While it may sound far-fetched to use specialized neuromorphic architectures and cumbersome programming kits to do all of this, neural networks can also choose similar patterns (as Google and others have shown), and neuromorphic systems have some properties that traditional deep learning models and machines can't touch. Energy efficiency and time are two of the most prominent advantages.

The efficiency gains come from fully integrating the computer and memory on a neuromorphic system. Streaming instructions and data don't have to go through separate memories. Everything is integrated into a distributed compute and memory fabric. It all comes down to asymmetric properties, Davies explains. "To get the system to communicate is a question of energy consumption. If you're not sending any zero binary values, that means you're not using energy. Sending information in this way, encoding at some point in time, is a way of sending information that you can compute with these codes so that you can select the '0' state." The problem is, to get to that state requires rethinking the algorithms. That's what spiking is all about in neuromorphic systems.

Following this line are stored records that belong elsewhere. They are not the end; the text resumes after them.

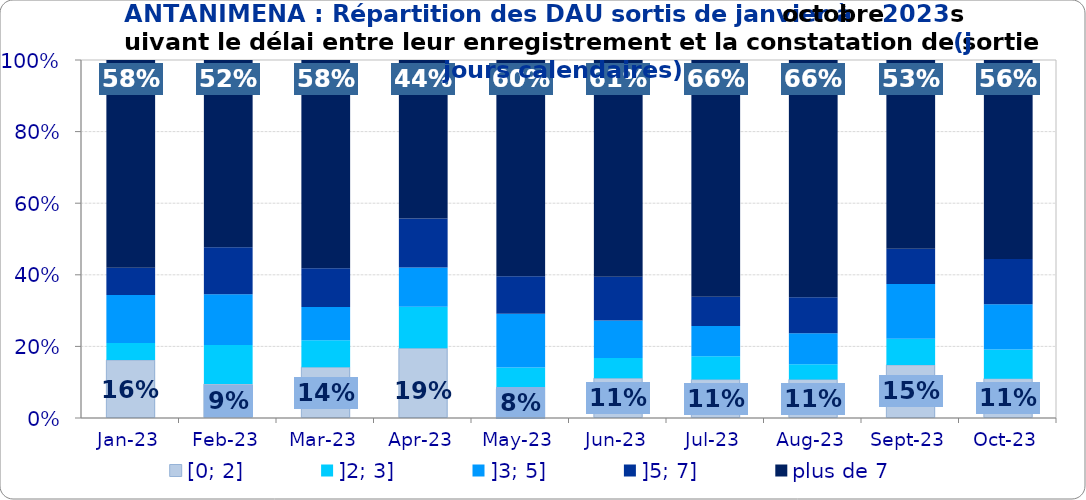
| Category | [0; 2] | ]2; 3] | ]3; 5] | ]5; 7] | plus de 7 |
|---|---|---|---|---|---|
| 2023-01-01 | 0.162 | 0.048 | 0.134 | 0.076 | 0.58 |
| 2023-02-01 | 0.095 | 0.109 | 0.142 | 0.131 | 0.523 |
| 2023-03-01 | 0.142 | 0.075 | 0.093 | 0.109 | 0.581 |
| 2023-04-01 | 0.195 | 0.116 | 0.109 | 0.137 | 0.442 |
| 2023-05-01 | 0.081 | 0.06 | 0.15 | 0.105 | 0.604 |
| 2023-06-01 | 0.111 | 0.057 | 0.104 | 0.123 | 0.605 |
| 2023-07-01 | 0.107 | 0.065 | 0.084 | 0.082 | 0.661 |
| 2023-08-01 | 0.107 | 0.042 | 0.087 | 0.101 | 0.662 |
| 2023-09-01 | 0.148 | 0.073 | 0.153 | 0.098 | 0.527 |
| 2023-10-01 | 0.11 | 0.081 | 0.127 | 0.126 | 0.556 |

“Pohoiki Springs scales up our Loihi neuromorphic research chip by more than 750 times while operating at power levels below 500 watts. The system enables our research partners to explore ways to accelerate workloads that run slowly on traditional architectures, including high-performance computing (HPC) systems.”

According to Chris Eliasmith, professor at the University of Waterloo and co-CEO of Applied Brain Research, the Loihi chip consumes 109 times less power when running real-time deep learning benchmarks, and 5 times less power than dedicated IoT inference hardware. If the network size is increased by 50 times, Loihi can maintain real-time performance with only a 30% increase in power consumption, while traditional IoT hardware has increased power consumption by 500%.

So what Intel’s Pohoiki Beach system does is outstanding. It enables workers to use the system to efficiently scale new neural-inspired algorithms—such as sparse coding, simultaneous localization and mapping (SLAM), and path planning—that learn and adjust based on the data input. Pohoiki Beach is an important milestone for Intel’s neuromorphic research, laying the foundation for Intel Labs’ plan to scale the architecture to 100 million neurons later this year.

For example, Intel's Pohoiki Beach system can break through the performance constraints of traditional general-purpose computing technology and significantly improve efficiency in areas such as autonomous driving, smart homes, and network security. Since it does not require a global clock signal and uses an asynchronous spiking neural network (SNN), Pohoiki Beach can more efficiently solve the problems brought about by a large number of IoT Internet of Things.

Theoretically, Intel's Loihi chip can be expanded to a maximum of 16,384 chips interconnected, equivalent to 2 billion neurons, which is close to 2% of the 86 billion neurons in the human brain. Don't underestimate the insignificant number compared to the others. Moore's Law still works in cutting-edge fields. If necessary, Loihi's parameters will also grow exponentially. A way of thinking that can simulate the way the human brain thinks may not be too far away.